When dealing with integrals that involve trigonometric functions, such as in the integral \( \int \frac{d x}{\cos x + \sqrt{3} \sin x} \), leveraging trigonometric identities is vital. These identities can help simplify complex expressions and make integration more manageable.

In this exercise, we notice that the denominator \( \cos x + \sqrt{3} \sin x \) can be represented in a more convenient form using the identity \( R \cos(x - \alpha) \), where \( R \) and \( \alpha \) are constants that depend on the values of the coefficients of \( \cos x \) and \( \sin x \).

This is done by recognizing that any expression \( a \cos x + b \sin x \) can be rewritten as \( R \cos(x - \alpha) \), with \( R = \sqrt{a^2 + b^2} \). In our case, \( a = 1 \) and \( b = \sqrt{3} \), giving \( R = 2 \).

Additionally, \( \tan \alpha = \frac{b}{a} \) helps in finding the angle \( \alpha \). Here, \( \tan \alpha = \sqrt{3} \), so \( \alpha = \frac{\pi}{3} \).

Using these identities simplifies the original integral and sets the stage for applying further integration techniques.

To evaluate integrals involving trigonometric functions, it's important to understand certain integration techniques. For this integral, \( \int \frac{d x}{2 \cos(x - \frac{\pi}{3})} \), the substitution method, and trigonometric transformations are key.
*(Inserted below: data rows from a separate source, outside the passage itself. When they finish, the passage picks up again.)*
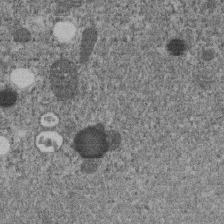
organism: C. elegans
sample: C. elegans embryo early stage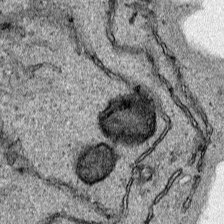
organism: Human
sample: Mitochondria in HCT116 cells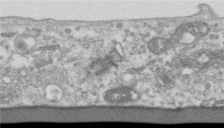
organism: Human
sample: Centriole in RPE cells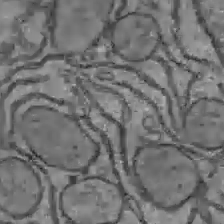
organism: C57BL Mouse
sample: Liver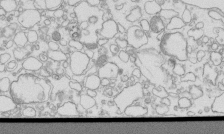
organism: Mouse
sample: Macrophages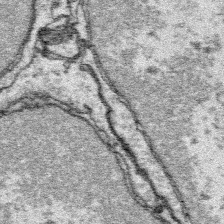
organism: Platynereis dumerilii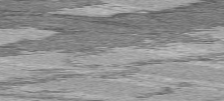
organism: C57BL Mouse
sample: Heart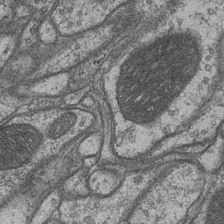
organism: Drosophila
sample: Optic medulla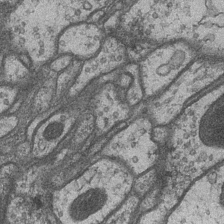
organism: Drosophila
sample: Optic medulla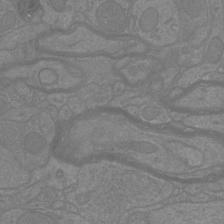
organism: Mouse
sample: Cortical neurons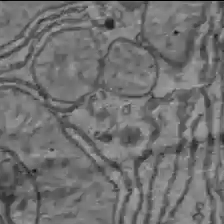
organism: C57BL Mouse
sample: Liver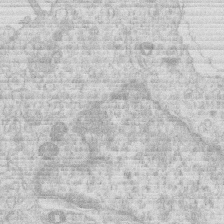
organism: Human
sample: Macrophage cells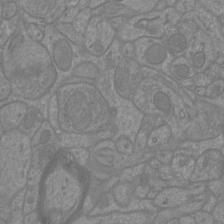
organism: Mouse
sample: Cortical neurons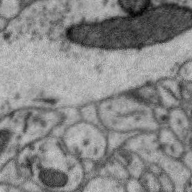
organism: Zebra finch
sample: Brain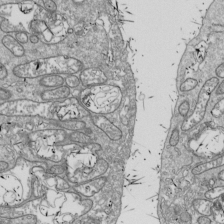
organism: Drosophila
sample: Cell division; meiosis; drosophila spermatocytes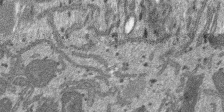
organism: Human
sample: Lung epithelial cells infected with SARS-CoV-2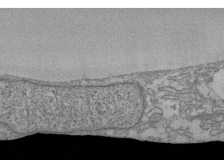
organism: Human
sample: Fibroblast cells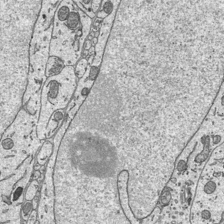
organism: Mouse
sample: Suprachiasmatic nucleus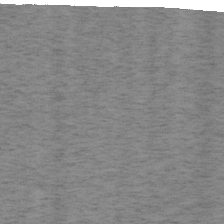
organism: Mouse
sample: OT-I killer T cells with ID8 ovarian cancer cells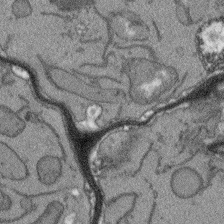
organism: Arabidopsis thaliana
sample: Root tip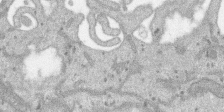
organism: Human
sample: Lung epithelial cells infected with SARS-CoV-2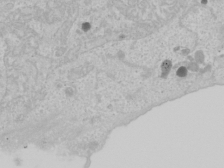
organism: Human
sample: Mitochondria in U2OS cells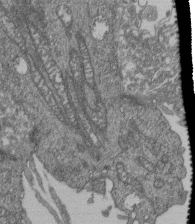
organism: Human
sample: Retinal organoid Rod and Cone cells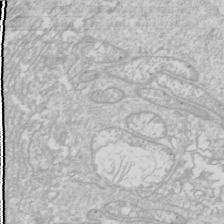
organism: Drosophila
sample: Cell division; meiosis; drosophila spermatocytes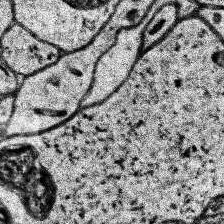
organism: Human
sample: Temporal Lobe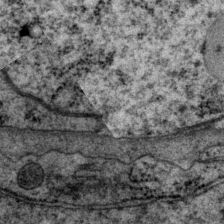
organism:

After employing trigonometric identities to simplify the expression, the integral turns into \( \frac{1}{2} \int \sec(x - \frac{\pi}{3}) \, d x \).

This expression can be tackled using a known integration formula: \( \int \sec u \, du = \ln | \tan(\frac{u}{2} + \frac{\pi}{4}) | + C \).

Here, substituting \( u = x - \frac{\pi}{3} \), we can directly apply the formula.

It's vital to be familiar with these standard integrals since they provide a toolkit to solve more complex problems. Knowing how and when to apply these techniques can greatly simplify the task at hand, making it approachable and understandable.

The integral presented is an indefinite integral, not bounded by specific limits, thus represented with a constant \( C \). However, it's beneficial to briefly understand definite integrals, as they are a logical next step.

Definite integrals calculate the area under a curve within certain bounds, symbolized by putting upper and lower limits. If our expression was bounded in a definite format, the calculation would give a numeric result, unlike the indefinite case, which provides a family of functions.

In practical terms:

• Definite integrals use the same integration techniques but include evaluating the antiderivative at specific points to find the total change or net area under a curve.
• Evaluating definite integrals often involves an "Integration by Parts" or "Substitution" method.
• The result is precise, with no constant of integration \( C \), as it's encapsulated within the bounds.

Understanding both indefinite and definite integrals empowers students to tackle a wide range of problems in calculus, aiding in finding various physical and geometric quantities.